258-264 How does Reagan transform "evil empire" rhetoric into "dreams" of eliminating nuclear weapons and become a "man of peace" to the public? How does this make Star Wars favorable?
Chapter 7, "Hard-Liners vs. Pragmatists"
This chapter portrays the private Reagan as cordial, courteous and remote (and that this distance was advantageous politically for the president). The chapter goes on to discuss how Reagan dealt with different factions within the GOP and how Gorbachev’s rise to power altered the administrations agenda. The chapter ends with Reagan completing the performance of a lifetime in Geneva.
265-267 It is suggested by Adelman, the director of the Arms Control and Disarmament Agency, that the administration should explore "arms control without agreements." Is this possible?
274-278 Read carefully how the President’s goals were transformed into strategy (paragraph by Nitze).
278-281 General information on Geneva talks.
282 U.S. continues support for anti-Communist insurgencies in developing nations, so-called "Reagan doctrine"—implied again that Soviets to blame for hostilities Third World. Repudiates Reagan’s promise in 1984 to begin dialogue of peace with Soviets regarding regional conflicts.
283 Why is it necessary for hard-liners to convince us of Soviet violations of SALT II?
284-289 Gorbachev becomes general secretary of the Soviet Communist Party—how will this force Reagan back towards a moderate stance on a defense missile system?
-Gorbachev and Reagan meet in Geneva on November 19-20
-Gorbachev asks for the SDI to conform to the ABM Treaty "as it had always been understood." Gorbachev okays the ‘offense-defense trade-off’-Reagan not impressed.
290-301 Skim-discussion of different provisions and compromises for SDI and the ABM Treaty and possible American withdrawal from treaty.

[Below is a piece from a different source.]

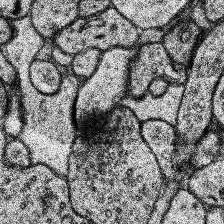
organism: Human
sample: Temporal Lobe

301-307 Skim-deals with mood of leaders before Geneva summit when there was no agreed-upon agenda.
306 Hard-liners again charge Soviets with arms-control violations. How much influence are they imposing on Reagan? What options does Reagan have to appease this faction?
-Results of summit not substantial. What practical importance did the meeting hold?
307-313 Reagan credited with success at summit—refused to give up on SDI. ‘Magical’ atmosphere of summit reiterates Reagan as quintessential pr president-he is able to talk tough and smile for the press.
‘The Evil Empire" Speech by Reagan
Reagan uses the economic failings of the Soviet Union to demand political reform and assures the nation that everyone prefers democracy to dictatorship. It is not until the near end of the speech that Reagan discusses reducing strategic ballistic missile warheads and promoting the zero-option initiative.